3. Dans un mémoire additionnel du 21 mars 1996, il allègue la violation de l’article 2 du protocole n° 7 à la Convention en ce qu’il aurait été privé du double degré de juridiction.

EN DROIT

1. Le requérant considère que sa cause n’a pas été entendue équitablement et invoque l’article 6-1 de la Convention, dont les dispositions pertinentes sont ainsi rédigées :

" Toute personne a droit à ce que sa cause soit entendue équitablement (…) par un tribunal (…) impartial (…) qui décidera (…) du bien-fondé de toute accusation en matière pénale dirigée contre elle (…)"

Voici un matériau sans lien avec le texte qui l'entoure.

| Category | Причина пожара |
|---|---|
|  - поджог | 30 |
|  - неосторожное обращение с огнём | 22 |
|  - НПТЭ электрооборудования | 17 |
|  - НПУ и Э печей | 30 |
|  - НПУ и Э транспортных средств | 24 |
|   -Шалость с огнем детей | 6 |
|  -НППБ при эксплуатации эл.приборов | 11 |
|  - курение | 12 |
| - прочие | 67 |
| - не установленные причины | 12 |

Se référant au caractère inéquitable du procès, le requérant se plaint essentiellement du défaut d’impartialité de la cour d’assises, résultant, selon lui, du rôle prépondérant du président de la cour et des mentions portées sur la feuille des questions, qui auraient visé à influencer le jury sur sa culpabilité.

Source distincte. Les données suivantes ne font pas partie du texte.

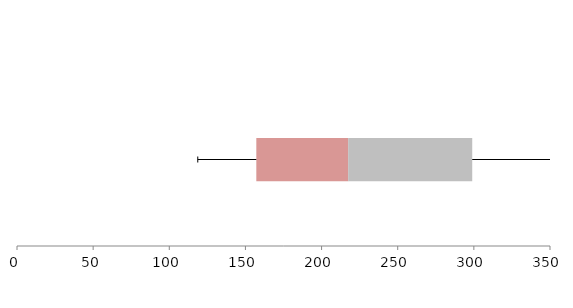
| Category | Series 1 | Series 2 | Series 3 |
|---|---|---|---|
| 0 | 157.151 | 60.305 | 81.473 |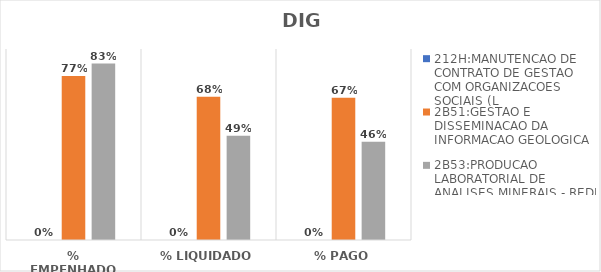
| Category | 212H:MANUTENCAO DE CONTRATO DE GESTAO COM ORGANIZACOES SOCIAIS (L | 2B51:GESTAO E DISSEMINACAO DA INFORMACAO GEOLOGICA | 2B53:PRODUCAO LABORATORIAL DE ANALISES MINERAIS - REDE LAMIN |
|---|---|---|---|
| % EMPENHADO | 0 | 0.772 | 0.832 |
| % LIQUIDADO | 0 | 0.675 | 0.491 |
| % PAGO | 0 | 0.67 | 0.463 |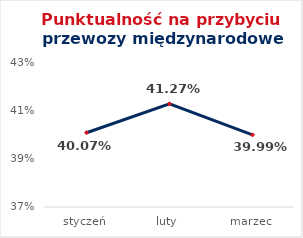
| Category | Series 0 |
|---|---|
| styczeń | 0.401 |
| luty | 0.413 |
| marzec | 0.4 |

La commission rappelle que l’impartialité d’un tribunal doit s’apprécier selon une démarche subjective, essayant de déterminer la conviction personnelle d’un juge déterminé dans une affaire donnée, mais également selon une démarche objective, amenant à s’assurer qu’il y avait en l’espèce des garanties suffisantes pour que soit exclu à cet égard tout doute légitime (cf. notamment CEDH, arrêt Piersack du 1er octobre 1982, série A, n° 53, page 14 ; arrêt du 24 février 1993, série A, n° 255-A, page 12, paragraphe 28 ; arrêt Kraska du 19 avril 1993, série A, n° 254-B, page 50, paragraphe 32). Ces principes valent pour les jurés comme pour les magistrats, professionnels ou non (CEDH, arrêt Holm du 25 novembre 1993, série A, n° 279, page 14, paragraphe 30 ; n° 16839/90, Remli c/France, rapport Commission du 30 novembre 1994 et CEDH, arrêt du 23 avril 1996, à paraître dans le Recueil des arrêts et décisions 1996).

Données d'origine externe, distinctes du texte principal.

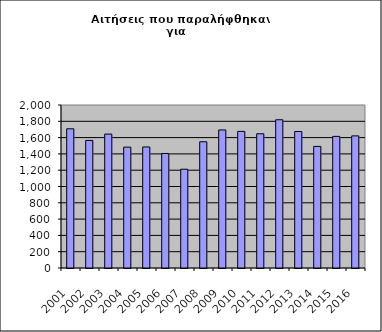
| Category | Series 0 |
|---|---|
| 2001.0 | 1708 |
| 2002.0 | 1565 |
| 2003.0 | 1643 |
| 2004.0 | 1483 |
| 2005.0 | 1485 |
| 2006.0 | 1405 |
| 2007.0 | 1212 |
| 2008.0 | 1549 |
| 2009.0 | 1694 |
| 2010.0 | 1676 |
| 2011.0 | 1647 |
| 2012.0 | 1819 |
| 2013.0 | 1675 |
| 2014.0 | 1492 |
| 2015.0 | 1615 |
| 2016.0 | 1621 |

Pour ce qui est de l’approche subjective, les organes de la Convention ont énoncé de façon constante qu’il y a lieu de présumer qu’un juge est impartial jusqu’à preuve du contraire (cf. notamment CEDH, arrêt Le Compte, Van Leuven et De Meyere du 23 juin 1981, série A, n° 43, page 25, paragraphe 58).

En l’espèce, le requérant déduit la partialité du président de la cour de la formulation de la question n° 5, ainsi que de la mention dactylographiée figurant après cette question, citées ci-dessus dans l’exposé des faits.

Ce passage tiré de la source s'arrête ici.